The slope angle threshold was set at a fixed value of 5 degrees (0.0872 in radians) in the script because the slope angle did not vary significantly across different target images. However, due to the characteristics of the DEM, there are cases when pixels that appear to be vegetated areas in urban areas or cultivated land, as well as mountainous areas, are extracted. However, these inherently undesirable pixels have little effect on the correction. Once extracted based on the threshold value, the pixels are converted into vector data (polygons) and used to clip the satellite image. By setting the minimum scale to 250 m when converting to this vector, most of the pixels in cultivated areas and urban vegetated areas are removed. In this way, apparent micro-slopes are largely excluded.
We developed a method for automating topographic-effect correction, as well as scripts for the C and SCS+C methods. Using the GEE cloud computing platform as the automation platform, users can easily make corrections. The code, together with a readme file, is available on GitHub. Users can automatically achieve correction with minimal parameter preparation. Using the the GEE, users can obtain corrected images without preparing any data, including those for the DEM.
Compared to general analysis software, the GEE is more difficult to operate intuitively and requires basic programming knowledge. However, it also has many benefits, such as high processing performance due to the process being executed in a cloud environment, and no license is required for use; once a script is created, similar processing can be easily performed a second time and thereafter, and there is no time-consuming data-acquisition process. Examples of GEE applications include detecting disturbances in tropical seasonal forests (Shimizu et al. 2019) and its use in the forest change point extraction program (FAMOST), which is being developed by the Forestry Agency (Japan Forest Technology Association, 2022). The FAMOST program uses an NDVI value derived from the optical satellite imagery of two periods to extract changes in forests, such as clearcuts. By superimposing the information on the extracted change points with geospatial information obtained from local governments, the system can be used for a wide range of tasks, such as checking the status of logging based on a logging-notification system, early detection of illegal logging, checking the location of forest land development, and checking the occurrence of disasters (Forestry Agency 2021). False extraction is inevitable in automatic change extraction, and the shading caused by topographic effects is often the cause. If the correction method developed in this paper were incorporated into FAMOST, we expect that it would substantially reduce false extraction results.

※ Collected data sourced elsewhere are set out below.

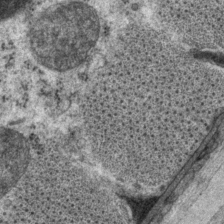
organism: P. pacificus
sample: Pharynx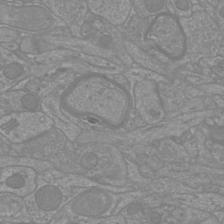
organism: Mouse
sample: Cortical neurons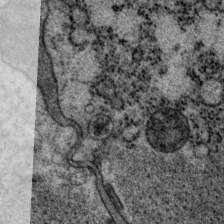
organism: P. pacificus
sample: Pharynx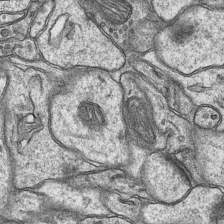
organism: Mouse
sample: CA1 Hippocampus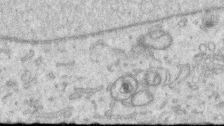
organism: Human
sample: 1205lu cells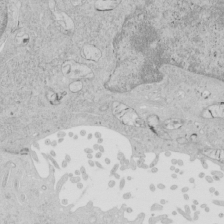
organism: Human
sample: Mitochondria in HCT116 cells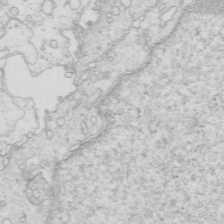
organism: Mouse
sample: Multiciliated cells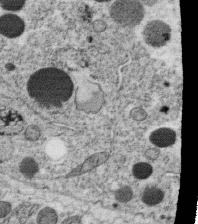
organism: C. elegans
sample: C. elegans oocyte; sperm cells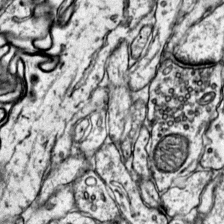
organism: Mouse
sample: Primary visual cortex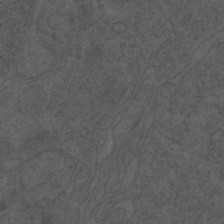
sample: Trachea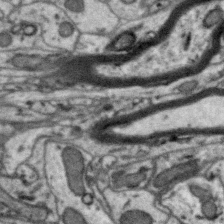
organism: Zebra finch
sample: Brain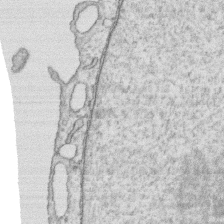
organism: Human
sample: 1205lu cells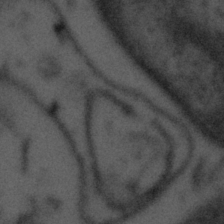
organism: Tuwongella immobilis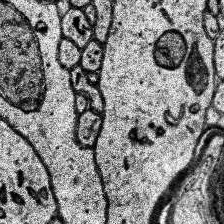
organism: Human
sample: Temporal Lobe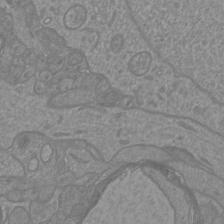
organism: Mouse
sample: Cortical neurons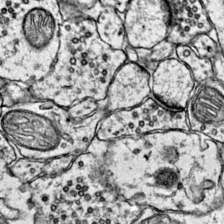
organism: Mouse
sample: Primary visual cortex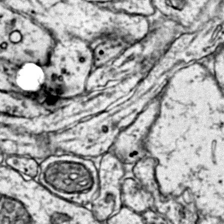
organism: Mouse
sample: Primary visual cortex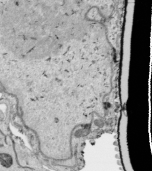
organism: Human
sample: Mitochondria in HCT116 cells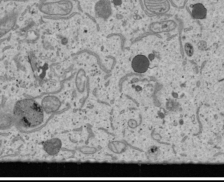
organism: Human
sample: Mitochondria in U2OS cells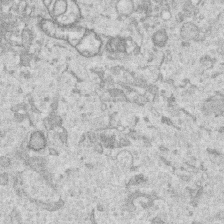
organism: Human
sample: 1205lu cells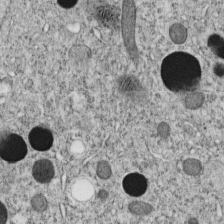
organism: C. elegans
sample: C. elegans embryo early stage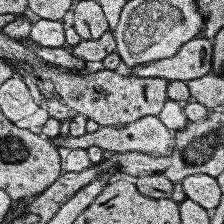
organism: Human
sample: Temporal Lobe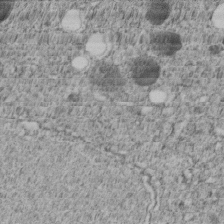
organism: C. elegans
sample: C. elegans embryo early stage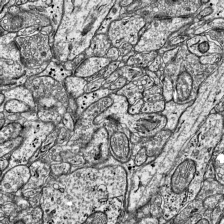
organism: Mouse
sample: Visual Cortex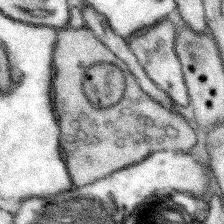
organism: Mouse
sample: Somatosensory cortex neuropil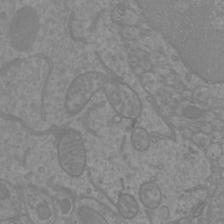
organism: Mouse
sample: Cortical neurons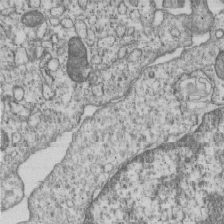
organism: Human
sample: MDA-MB-231 cells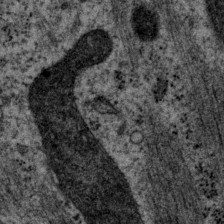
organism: P. pacificus
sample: Pharynx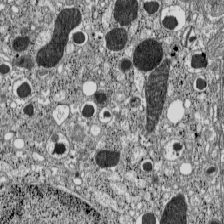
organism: C57BL Mouse
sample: Pancreatic islet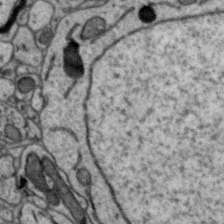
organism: Zebra finch
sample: Brain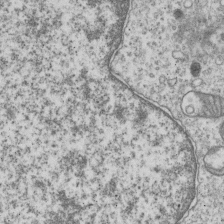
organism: Human
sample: MDA-MB-231 cells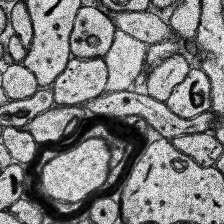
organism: Human
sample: Temporal Lobe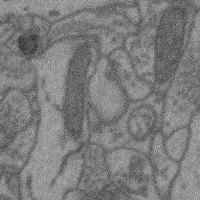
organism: Mouse
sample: Cerebral cortex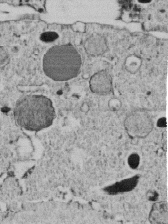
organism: C. elegans
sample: C. elegans embryo early stage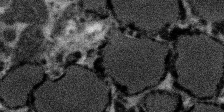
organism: Human
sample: Lung epithelial cells infected with SARS-CoV-2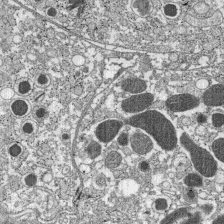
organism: C57BL Mouse
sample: Pancreatic islet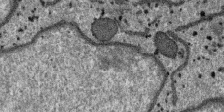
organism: Human
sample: Lung epithelial cells, uninfected (mock) control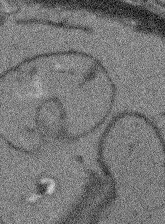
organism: Arabidopsis thaliana
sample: Root tip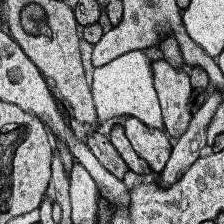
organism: Human
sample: Temporal Lobe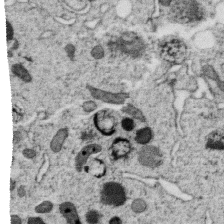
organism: C. elegans
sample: C. elegans oocyte; sperm cells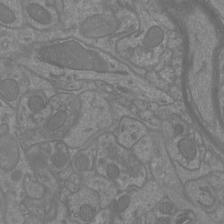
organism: Mouse
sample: Cortical neurons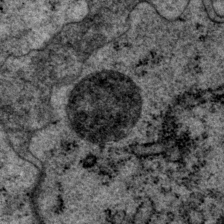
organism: P. pacificus
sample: Pharynx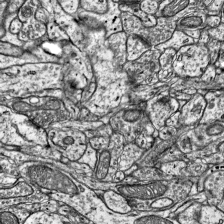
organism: Mouse
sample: Visual Cortex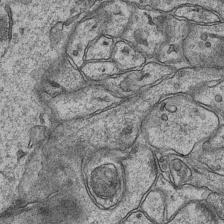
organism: Mouse
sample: CA1 Hippocampus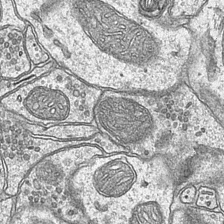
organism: Mouse
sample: CA1 Hippocampus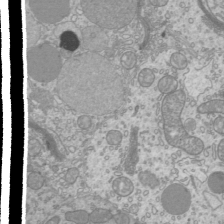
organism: Mouse
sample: Cilia; mouse epididymis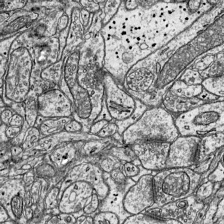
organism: Mouse
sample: Visual Cortex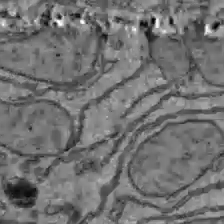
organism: C57BL Mouse
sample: Liver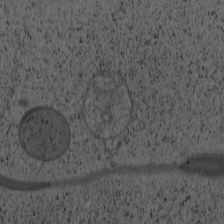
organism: African green monkey
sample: COS-7 cells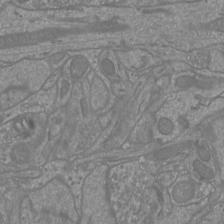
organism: Mouse
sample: Cortical neurons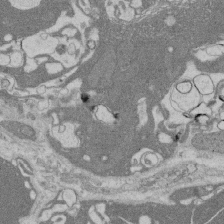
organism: Rat
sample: Salivary granule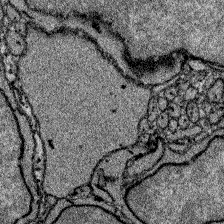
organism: Zebrafish
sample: Larval olfactory bulb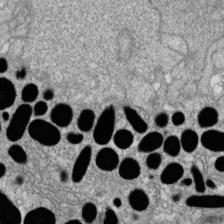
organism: Zebrafish
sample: Cilia; retinal pigment epithelium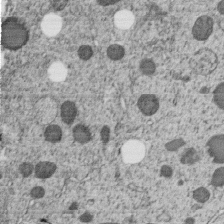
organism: C. elegans
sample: C. elegans embryo early stage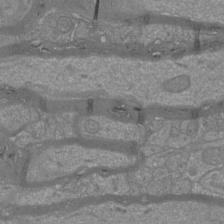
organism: Mouse
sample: Cortical neurons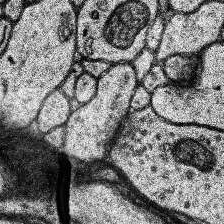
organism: Human
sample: Temporal Lobe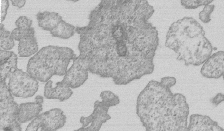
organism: Human
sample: MDA-MB-231 cells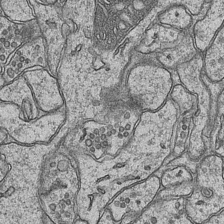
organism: Mouse
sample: CA1 Hippocampus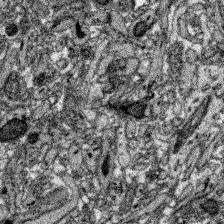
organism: Zebrafish
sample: Larval olfactory bulb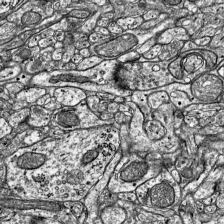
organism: Mouse
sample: Visual Cortex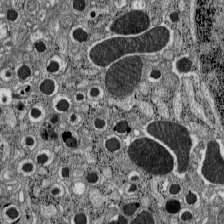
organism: C57BL Mouse
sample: Pancreatic islet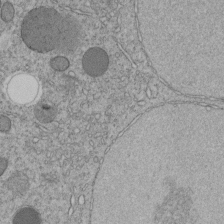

The 2006 Intergovernmental Panel on Climate Change (IPCC) Guidelines propose the gain-loss method and the stock change method for analyzing changes in the forest carbon stock, and the stock change method, which considers the change in carbon stock at two points in time as emissions and sinks. This is the most widely applied method in many countries (Hirata et al. 2012). A combination of remote sensing and field surveys has been found to be effective for determining the amount of change in carbon stock at the national level (UN Climate Change, 2007). Studies have estimated carbon stocks using remote sensing with topographic correction (Clerici et al.. 2016; Dabi et al., 2021), and the effectiveness of correction has been widely discussed. Therefore, it is expected that the correction script developed in this study can be used to estimate changes in carbon stocks with noise-reduced data.